Priceless
Former wife: NRA official banned from carrying gun after ‘years of
domestic violence’
By David Edwards
Thursday, March 7, 2013 11:04 EST
["Businessman Takes To Gun To Protect His Business" on Shutterstock]
Topics: domestic violence ♦ new york daily news
The former wife of a top official with the National Rifle Association in
New York says that “years of domestic violence” caused a judge to bar
the NRA field representative from carrying a gun.
The New York Daily News on Wednesday reported that police has
confiscated an arsenal of 39 firearms from the home of Richard D’Alauro
in 2010 because of a confrontation with his then-wife at their Long
Island home.
Suffolk County records showed that authorities filed misdemeanor charges
against Richard D’Alauro for assault and endangering a child after the
incident on Sept. 1, 2010. At the time, police confiscated 39 weapons
from the NRA official’s home, including at least 16 handguns.
Richard D’Alauro later pleaded guilty to a non-misdemeanor harassment
charge after admitting that tried to “harass, annoy or alarm” his wife
with “physical contact.” Due to a protection order, D’Alauro cannot
purchase or own a firearm until Oct. 3, 2013.

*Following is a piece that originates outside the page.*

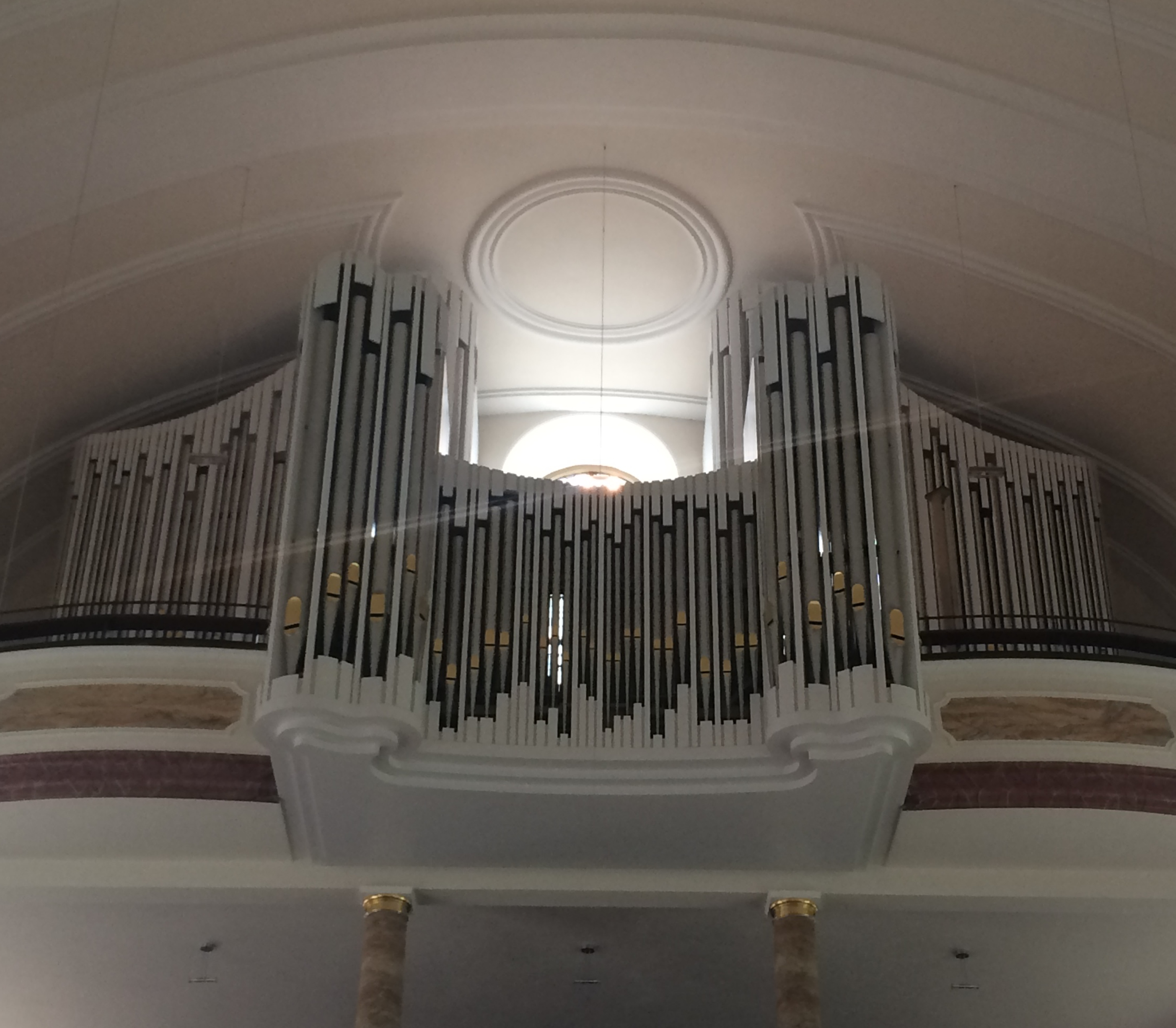 Prospekt der Klais Orgel in St. Dionysius Neckarsulm

Maribeth D’Alauro told the Daily News that calling the confrontation an
assault was “an accurate description,” and she is terrified at the
thought that her former husband will be able to own guns again.
The former wife said that she had been “too afraid to ever call the
police on him” after “years of domestic violence.”

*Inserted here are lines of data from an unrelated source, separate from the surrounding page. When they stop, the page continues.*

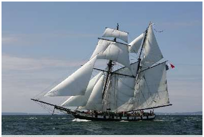 Goélette française "La Recouvrance"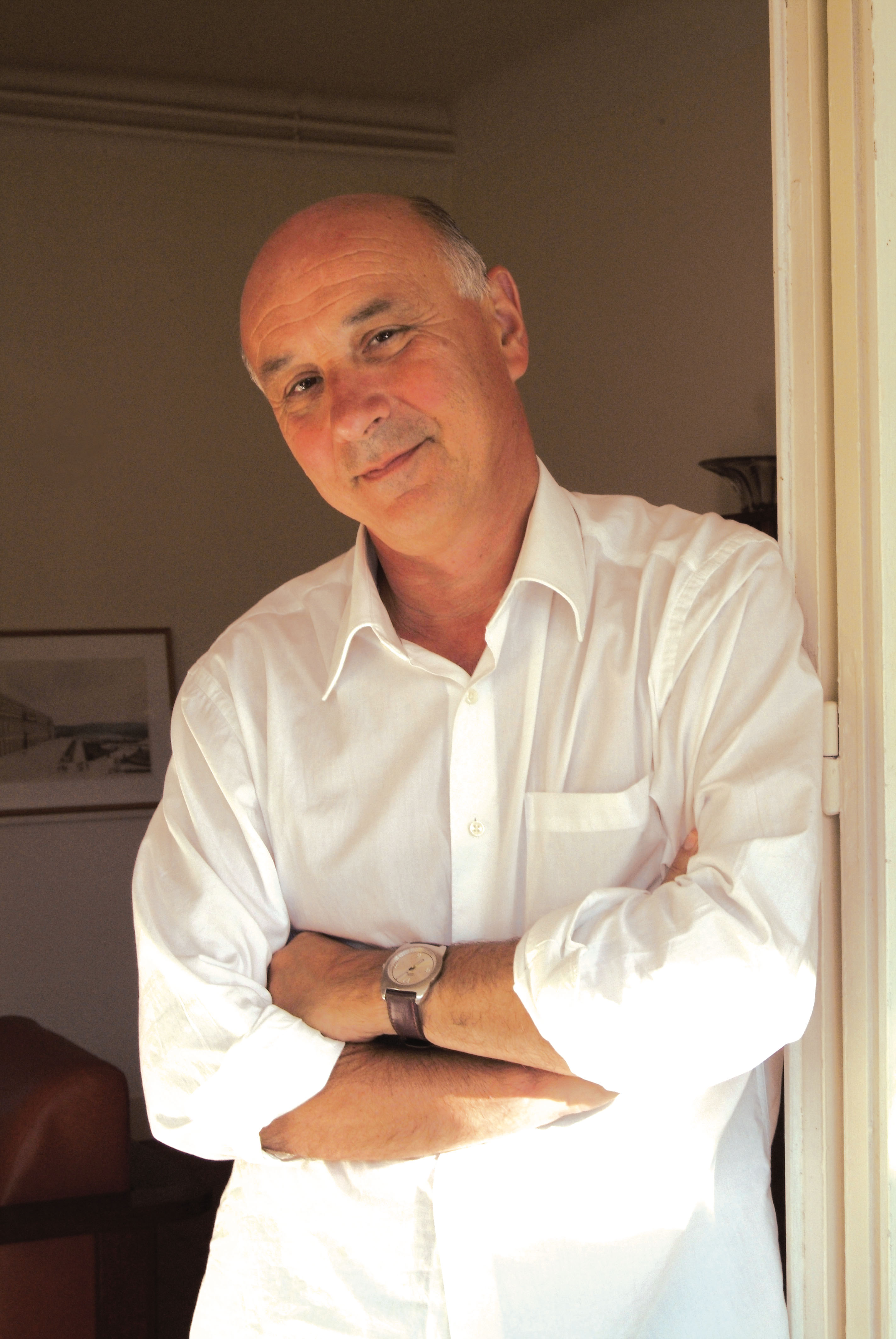 portrait de l'auteur réalisé à Biarritz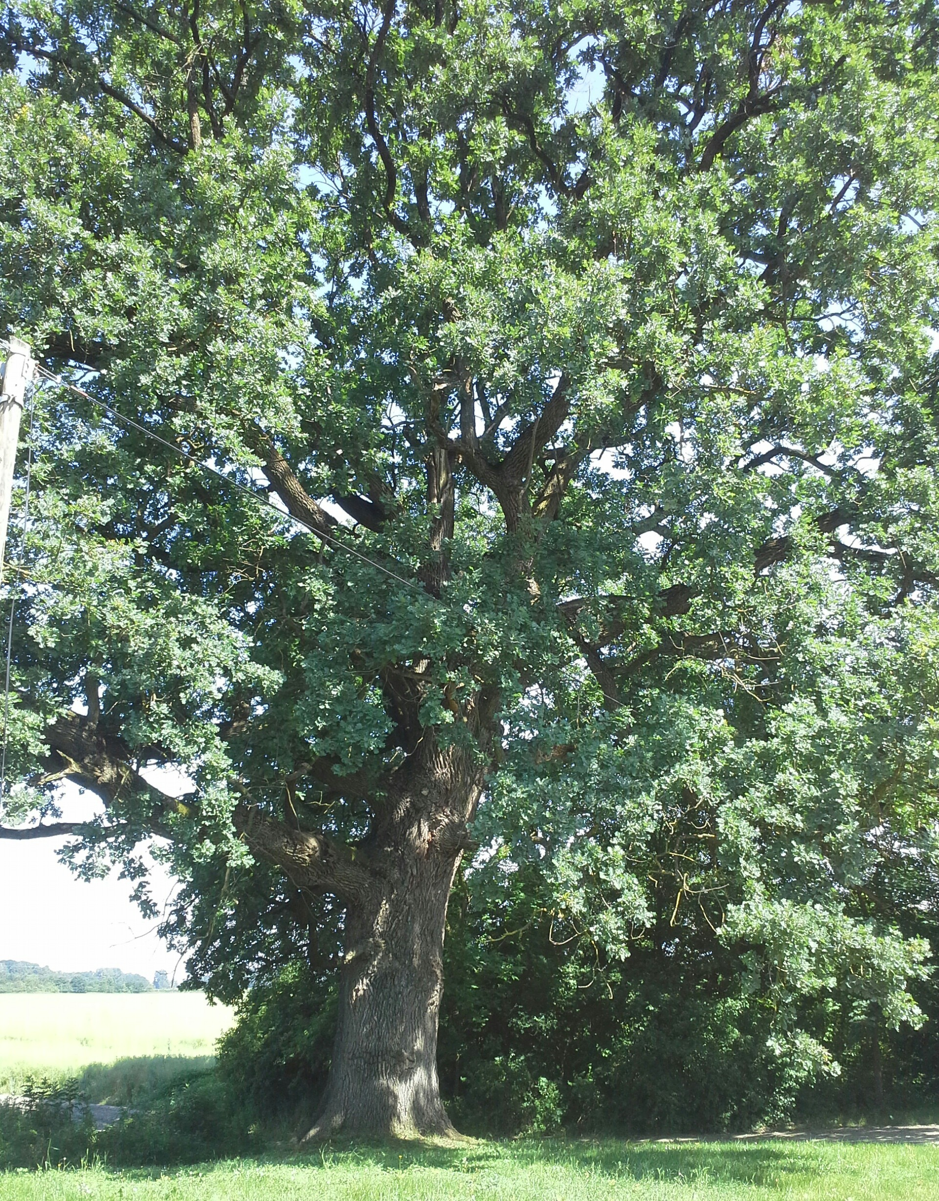 Cún több száz éves tölgye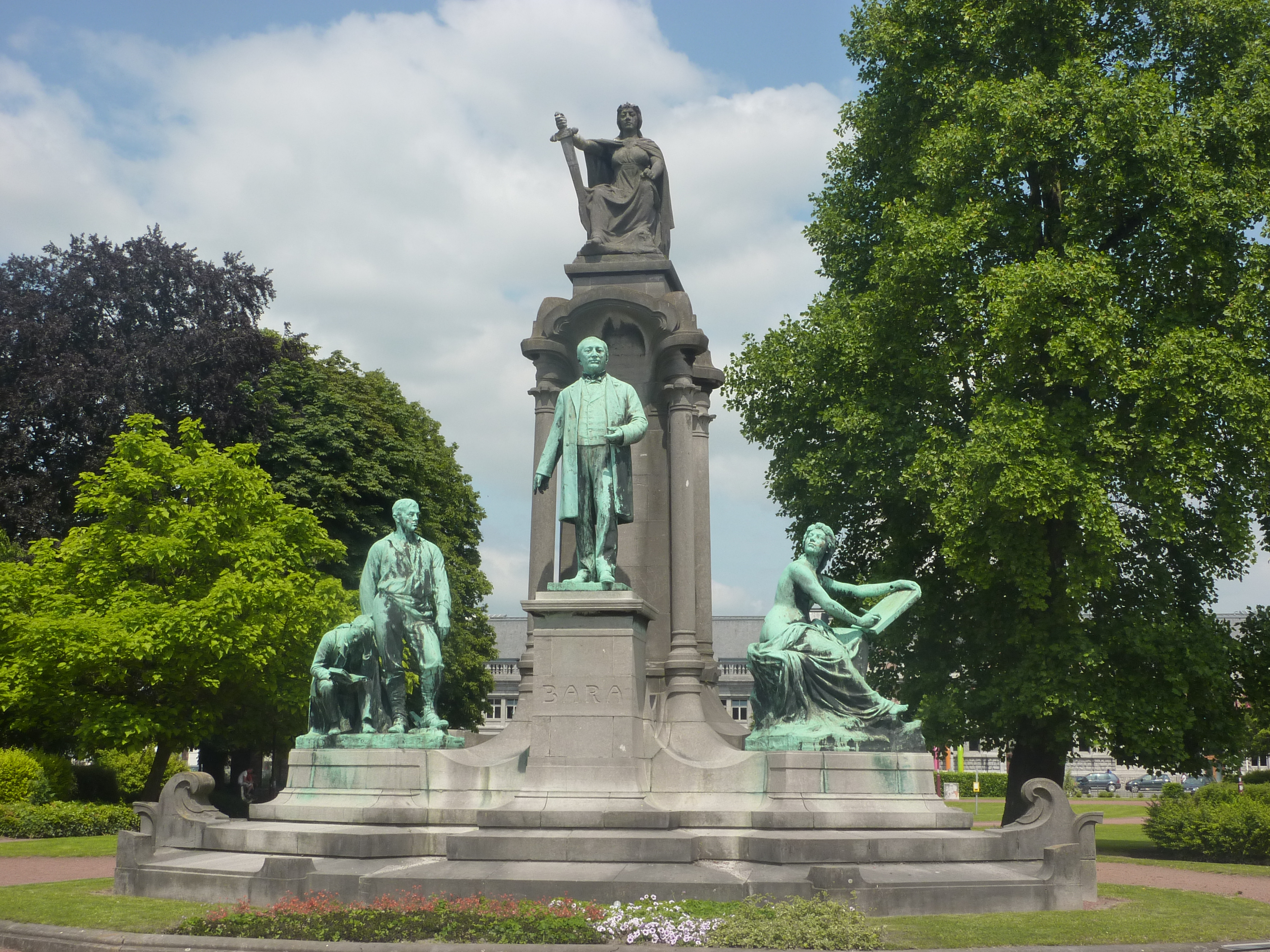 Tournai, Place Crombez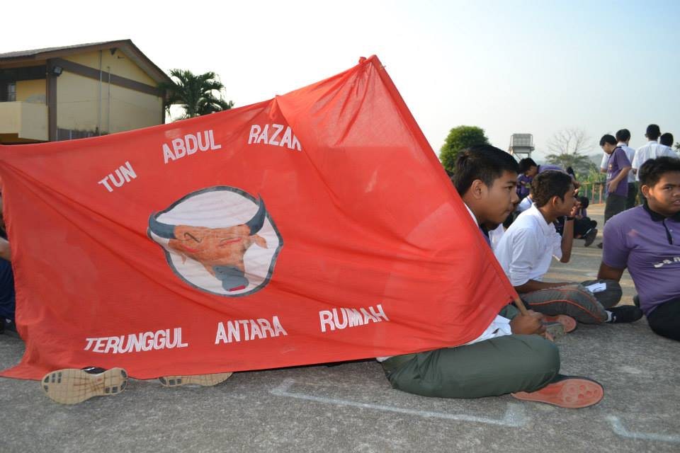 Rumah Merah SMK Undang Jelebu

D’Alauro is a “bully” who used the same tactics on her as the NRA uses
to intimidate lawmakers, Maribeth D’Alauro explained.
Richard D’Alauro’s attorney, John Ray, insisted that the protection
order had “no significance whatsoever” because the “NRA does not require
its employees to own guns.”
But Sari Friedman, an attorney for Maribeth D’Alauro, disagreed.
“A man who has an order of protection against him … is a poor spokesman
for the NRA,”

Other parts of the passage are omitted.